TensorWasm
Wasmtime Fork Assessment
Wasmtime Fork Assessment
Decision
TensorWasm does NOT fork Wasmtime.
The original question was whether to configure Cranelift's existing flags or
fork wasmtime-cranelift to install a compilation hook that flags GPU-offload
candidates. After investigation we chose a third path: walk a simplified
intermediate representation (see [tensor_wasm_jit::detector::BlockIR]) that the
TensorWasm front-end populates from the Wasm bytes via wasmparser.
This avoids:
- A long-lived patch against
wasmtime-craneliftthat drifts with every upstream minor release. - A maintenance burden that diverges from upstream JIT improvements.
- The risk of subtle correctness bugs at the CLIF-rewrite boundary.
Cost
The trade-off is that TensorWasm's detector cannot see Cranelift's downstream optimisation results (register pressure, constant folding, loop unrolling). In practice this matters less than expected because:
- The detector triggers based on structural features (v128 op ratio,
static loop trip count) which
wasmparsercan extract directly from Wasm. - Cranelift's post-pass optimisations rarely change the v128 ratio of a basic block by more than a few percent.

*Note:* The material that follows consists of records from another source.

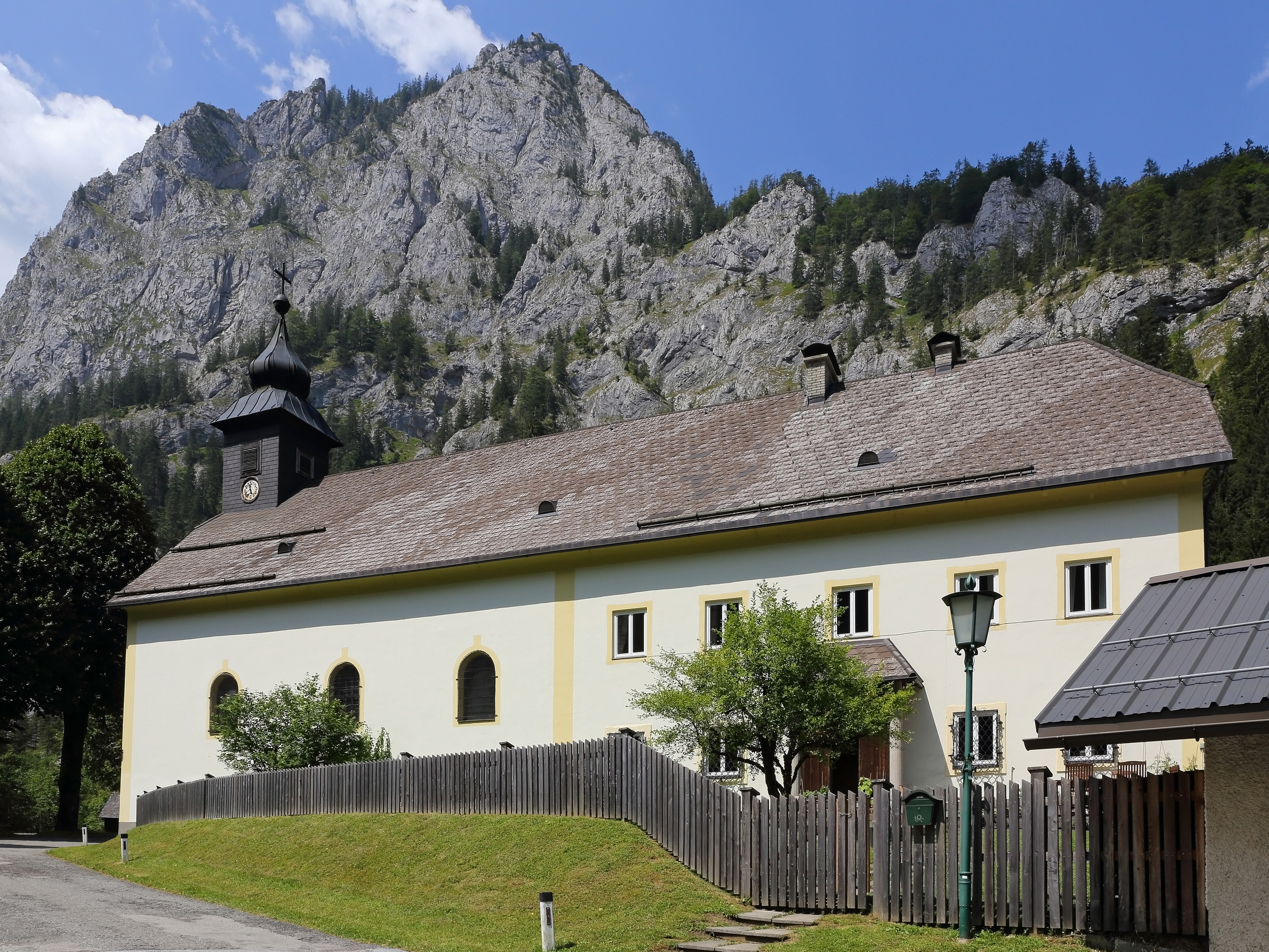 Kath. Filialkirche hl. Johannes in der Wüste und Pfarrhof in Weichselboden. Im Hintergrund: der Ameiskogel (1471 m)
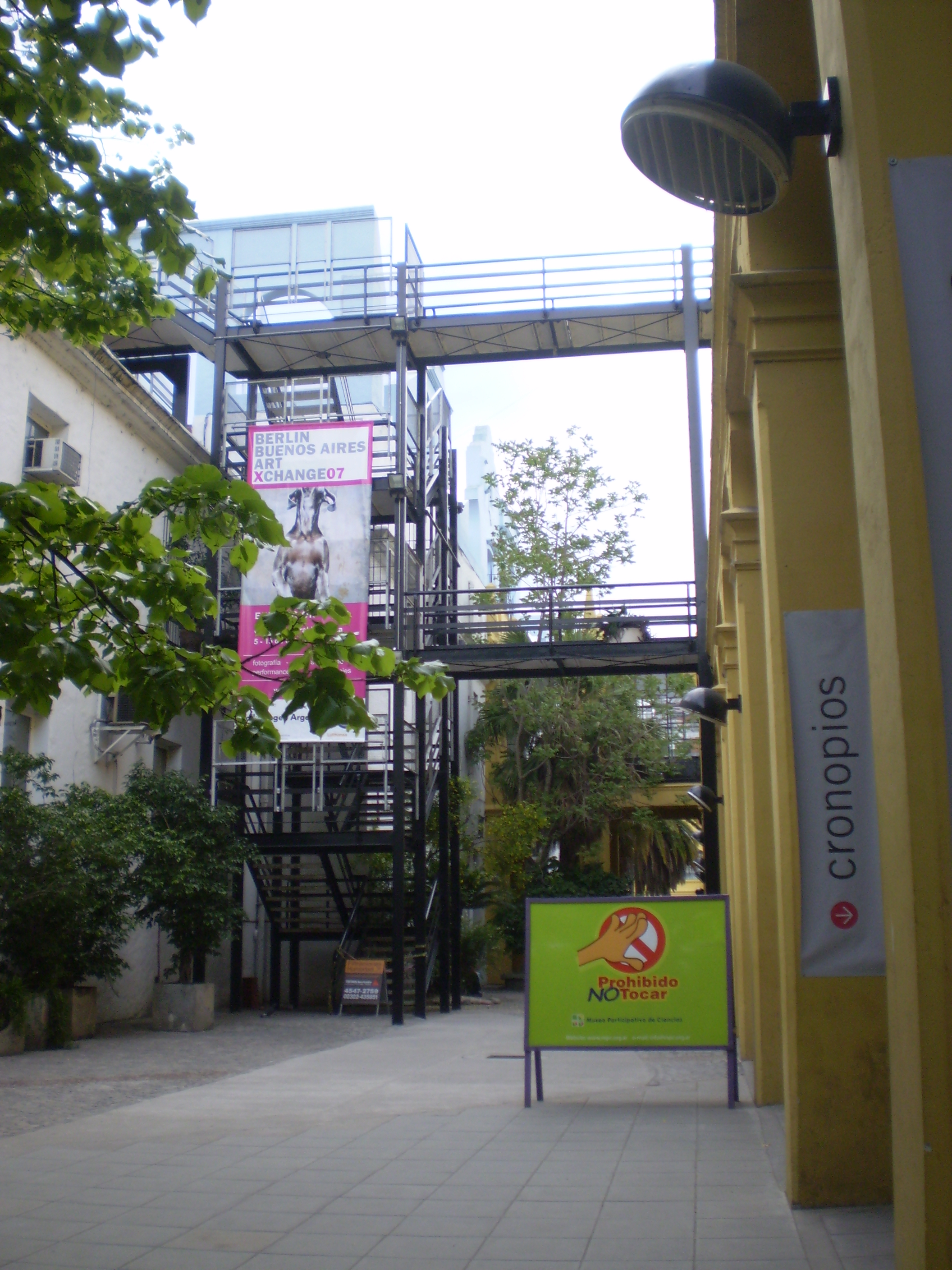 Centro Cultural Recoleta (Buenos Aires, Argentina)
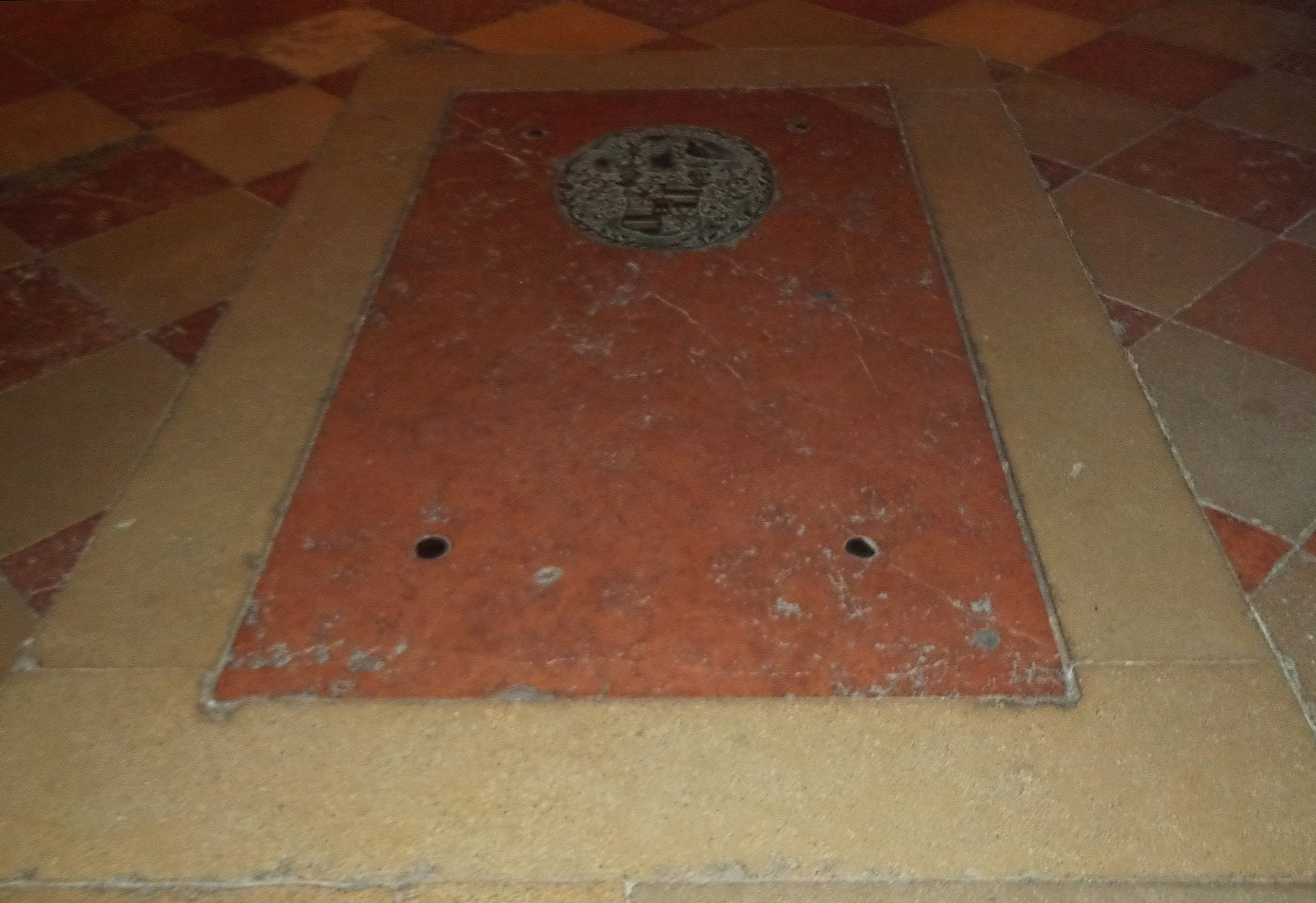 Michaelerkirche Wien, Deckplatte der Werdenberg-Gruft
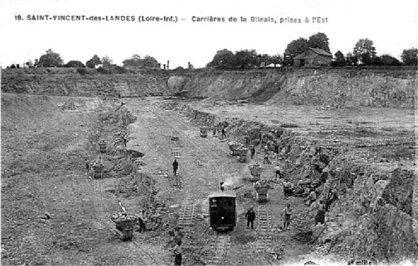 Saint-Vincent-des-Landes (Loire-Inf.) - Carrieres de la Blinais, prises d l'Est
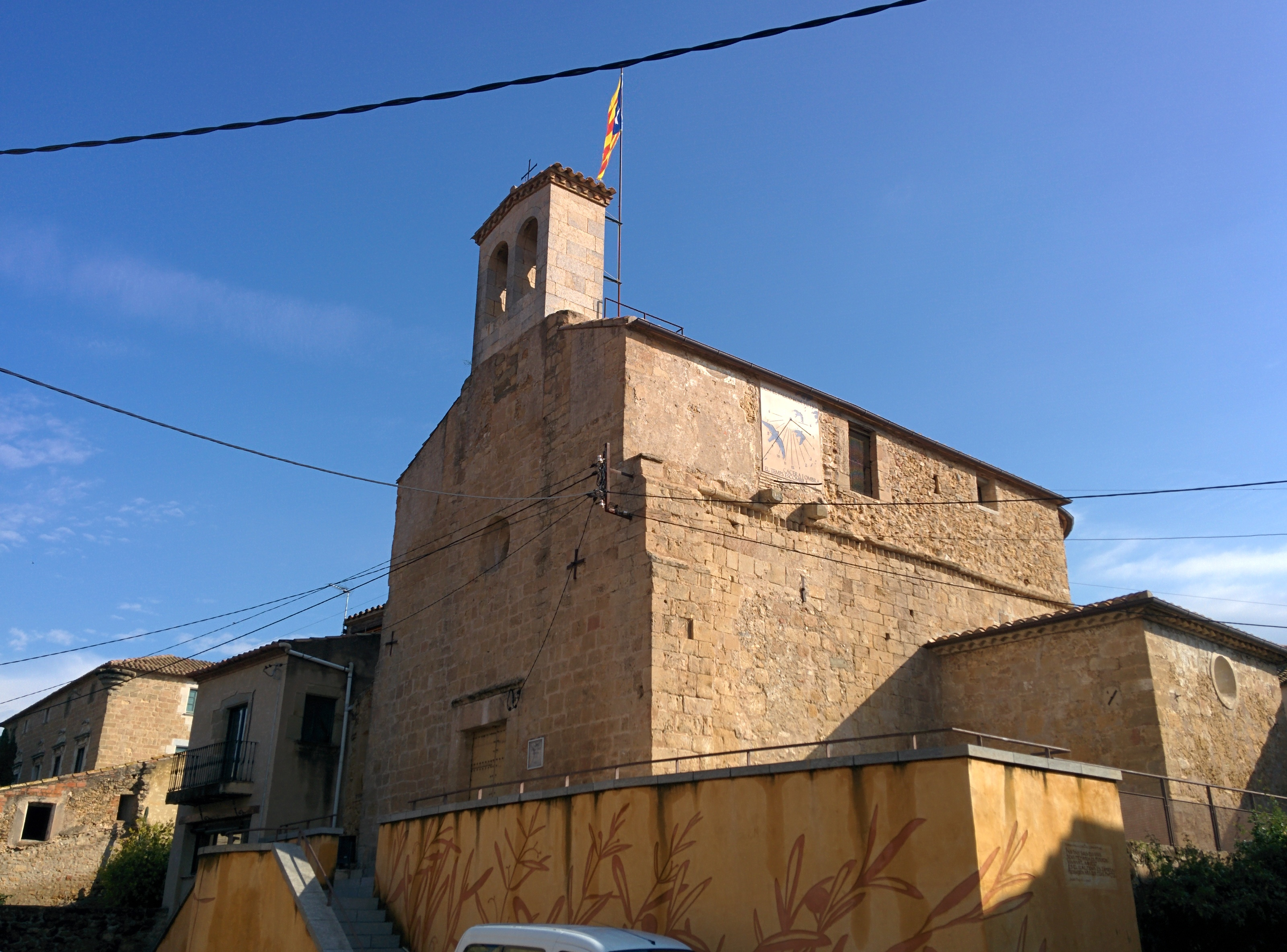 Església de Sant Genís (Bàscara)
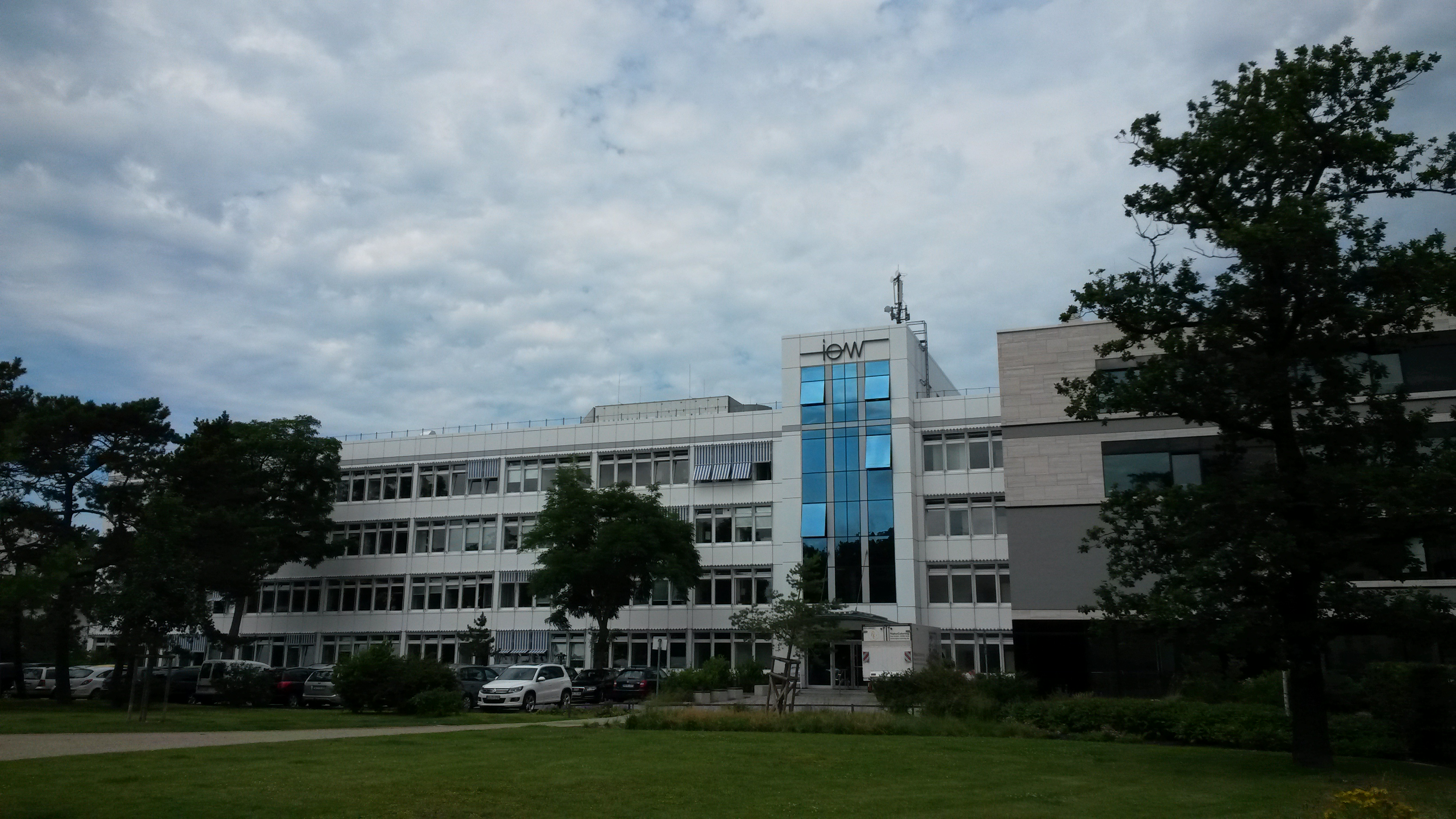 Das Leibniz-Institut für Ostseeforschung in Warnemünde
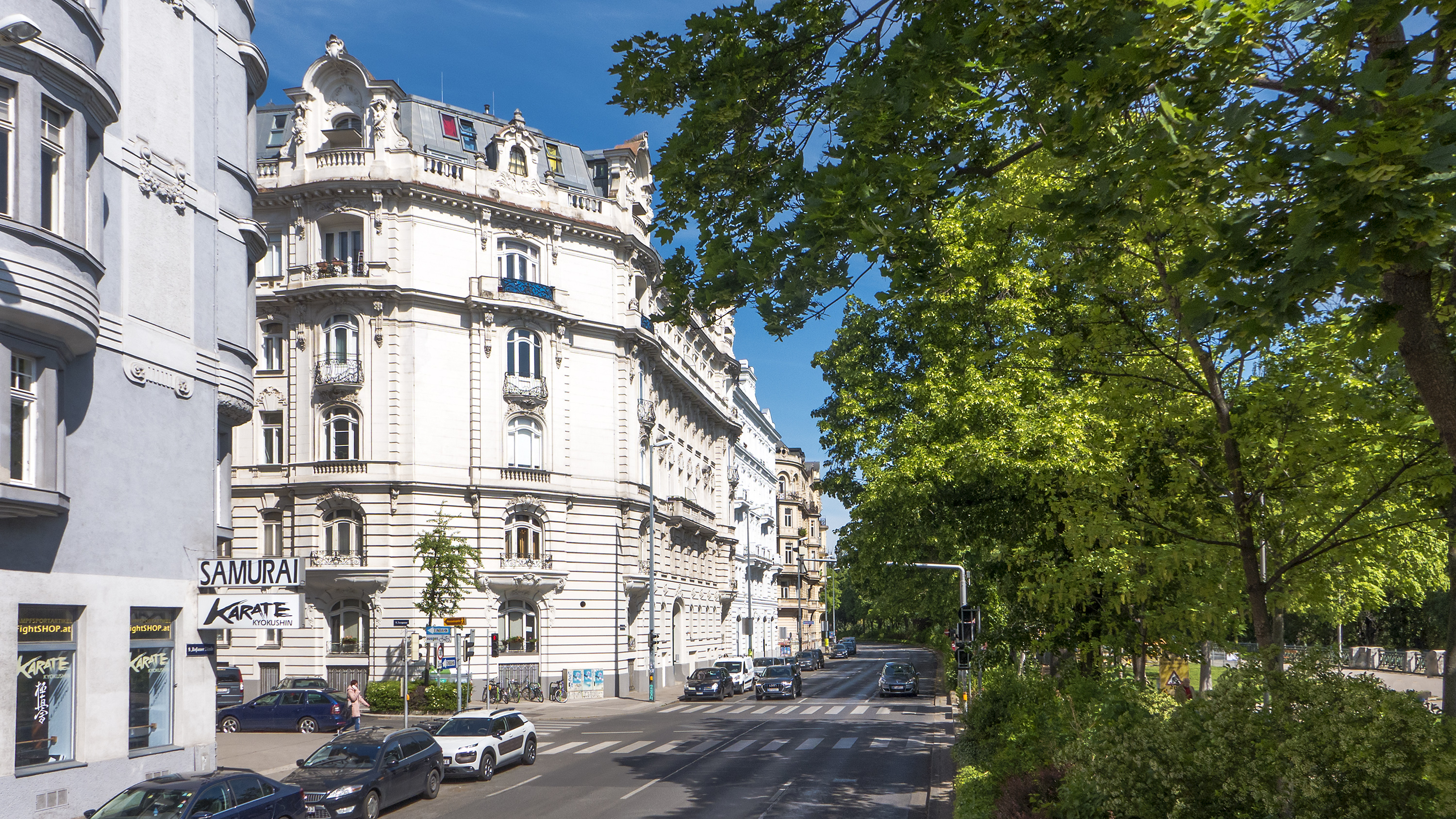 Rossauer Lände in Wien 9 bei Nr. 25. Im Bild das Gebäude Rossauer Lände 29 / Ecke Seegasse 29 von Rudolf Erdös aus dem Jahre 1909.
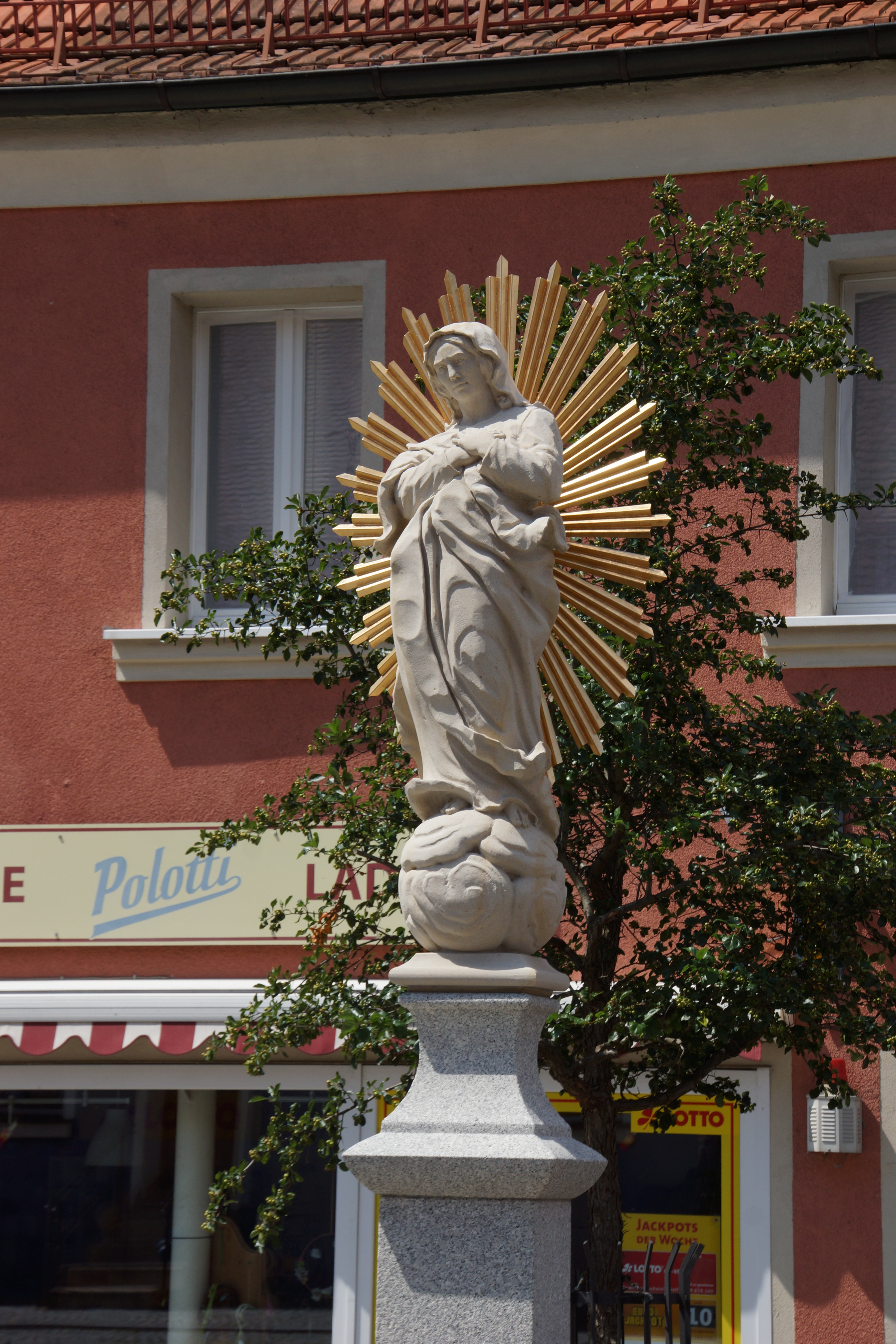 Luhe in der Oberpfalz
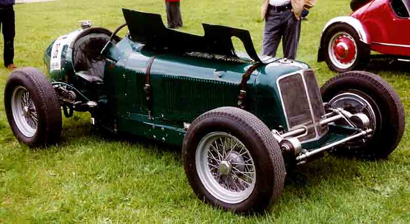 ERA 2-Litre R14B 1937

- When the detector misclassifies a candidate,
DeoptGuard(S13) catches the error at runtime and re-executes on CPU.
When we would fork
If empirical evidence shows that Cranelift's downstream IR contains
information we can't derive from wasmparser (most likely: post-inlining
trip count refinement), we revisit the decision. The risk register
(docs/RISKS.md) tracks this entry alongside the rest of
the open architectural risks.
Upstream contributions
A known upstream limitation is that Cranelift does not currently expose
cranelift::Module's CLIF passes as a public extension point. Should
upstream add such a hook, the simplified IR becomes optional and the
project can opt into richer Cranelift integration without a fork.
Status: Decision of record. Last reviewed: 2026-05-28 (v0.3.7).